Como actualmente el cuartel está ocupado por la Gendarmería, también se recuerdan los siete caídos que tuvo esa arma, todos del Escuadrón Alacrán. Estuvo su jefe José Ricardo Spadaro, por entonces un joven comandante.
El presbítero Fabián Miranda bendijo la ceremonia y aseguró que los encuentros de los veteranos eran ejemplos de fraternidad. Hubo ofrendas florales, palabras de Halperín, quien recreó el juramento a la bandera con sus soldados allí presentes. Hubo palabras del intendente de Mercedes Juan Ignacio Ustarroz, del coronel retirado Claudio Taquini -subteniente de logística en las islas- mientras que el coronel retirado Alejandro Arroyo leyó, uno por uno, los nombres de los caídos. Hubo muchos vivas a la Patria y Omar Tabarez, quien en la guerra era cabo primero en la banda del Regimiento 25, se ocupó de ejecutar el toque de silencio. Lo hizo con la trompeta que llevó a la guerra, que le fue quitada por un inglés y que recién recuperaría en el 2010.

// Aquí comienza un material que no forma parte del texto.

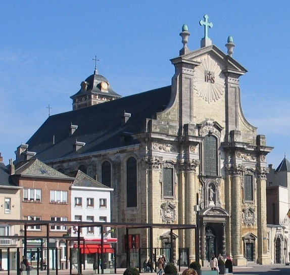 Pieter- en Pauluskerk in Mechelen - eigen foto

Los familiares de los caídos recibieron presentes y hubo estatuillas y diplomas para los veteranos. En el ambiente flotaba el imborrable recuerdo de los caídos. Fue en las primeras horas del 14 de junio, el último día de la guerra, fue cuando se produjeron la mayoría de las bajas del 6.
El soldado Héctor Guanes fue el primer fallecido que tuvo el regimiento. “El negro”, que era más “de mirar más que hablar”, murió en la noche del 11 de junio desangrado en el campo de batalla por sus graves heridas en sus piernas. Antes de que llegasen los ingleses alcanzaron a hacerle un torniquete, el soldado Walter Goñi le aplicó morfina y lo cubrieron con una sábana. Cuando sus compañeros quisieron regresar, el campo ya había sido tomado por los británicos, quienes lo hallaron muerto.
Jorge Luis Bordón era un peón de tambo que tenía sexto grado. Murió a las 7 de la mañana del 14 en Tumbledown, luchando contra la Guardia Escocesa. Como su cuerpo no había sido identificado, su madre María del Carmen en la víspera del Año Nuevo ponía un plato más en la mesa y nadie debía ocupar ese lugar. Se quedaba mirando la puerta con la esperanza de volver a ver a su hijo. Finalmente en el 2018 sus restos fueron identificados.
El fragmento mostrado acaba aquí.